1. When Peter and Martha were 24 and expecting their first child, they learned that Peter’s mother, who was adopted had early signs of Huntington’s disease (HD). A genetic counsellor explained the mode of inheritance and said that Petr could take a “predictive” genetic test to find out if he had inherited the dominant mutation. Peter did not want the information about himself, but Martha did not want to have a child who would inherit HD. Martha requested that the fetus he tested but that Peter not be tested. The genetic counsellor explained that people under age 18 were discouraged from having predictive testing. Peter was against testing the fetus, pointing out that symptoms do not begin until adulthood, and treatment might be available 20 or so years in the future.
   1. Why do you think geneticists advise testing people under 18 years of age? do you agree or disagree with this practice?
   2. What is the mode of inheritance of HD? Explain your answer.
   3. What is the risk that Peter’s sister Kate, who is 19, inherited the mutation?
   4. If the fetus could be tested, how might this pose a problem for Peter?

Answer 1

Ans (a): As per the information given in the question, Peter's mother had early symptoms of this disease. So there is a possibility of developing the disease in Peter. As he is not willing to undergo genetic testing, his wife Martha doesn't want a child with Huntington disease. Even though genetic counselors discourage people under 18 to undergo predictive testing, but, in such a genuine case it becomes very significant.

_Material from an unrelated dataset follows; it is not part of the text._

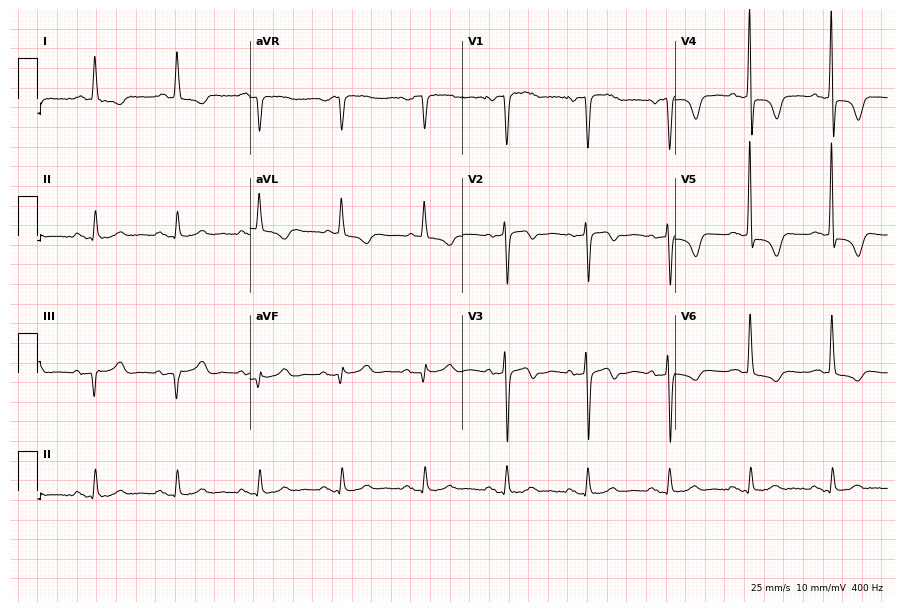
Electrocardiogram, a 73-year-old woman. Of the six screened findings (first-degree AV block, right bundle branch block, left bundle branch block, sinus bradycardia, atrial fibrillation, sinus tachycardia), none is recorded.

As such, geneticists suggest people under the age of 18 undergo predictive testing. Because there may be chances of developing disease symptoms before this age which is often referred to as Juvenile Huntington's disease. Such under-age people should respond positively to genetic testing. If diagnosed with disease symptoms, proper medications could be suggested. So, I agree with such a practice.

Ans (b): The Huntington's disease (HD) is an autosomal dominant disorder and is a result of a gain-of-function mutation in the gene responsible for the production of a protein called huntingtin. The HD gene is located on chromosome 4. The mutation in a single copy of this gene is sufficient to develop this neurological disorder with a probability of 50% of offsprings to inherit the mutated HD gene. So the mode of inheritance would be from one of the parents to their 50% offsprings.

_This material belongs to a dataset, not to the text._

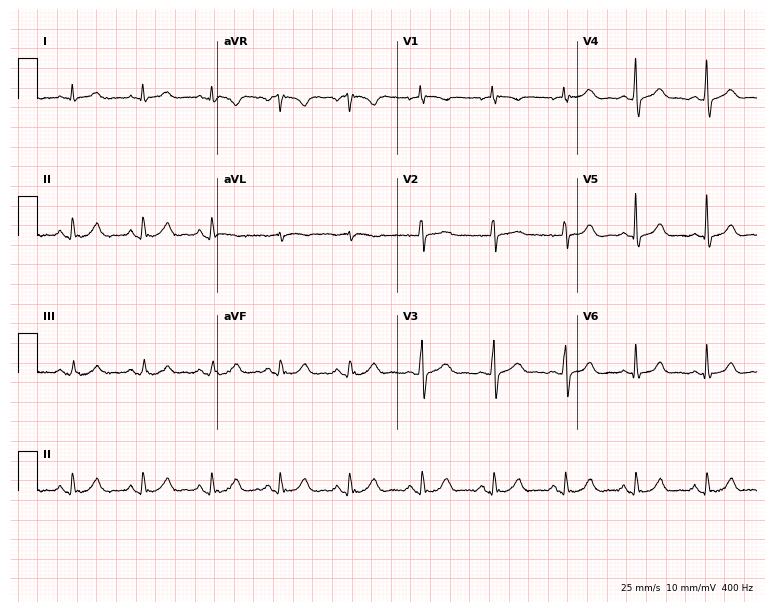
12-lead ECG from a male, 58 years old. Labelled as a normal ECG.

Ans (c): There is a 50% risk that Kate may have inherited a mutant gene and if so (only confirmed with genetic counseling) she may develop disease symptoms. As her brother didn't undergo genetic counseling, he doesn't know whether he carries a mutated HD gene or not. So, both of them should respond positively to genetic counseling. The symptoms would involve problems related to body movement, emotion, speech, decision making, etc. They usually develop or seen in adulthood i.e. the 30s or 40s. It may affect around 5 (average persons) per 100,000 individuals.

Ans (d): As per the standard guidelines recommended by the federal or state government, the genetic testing of a fetus for Huntington's disease should be carried out. There are 25% chances that a fetus undergoing such a diagnosis would develop this disease. If the diagnosis is positive then it is definitely possible that Peter carries the mutant HD gene on his 4th chromosome. Even it could be possible that the diagnosis comes out as negative. In such a case, Peter won't carry the mutant HD gene. Only genetic counseling will give a sure shot answer.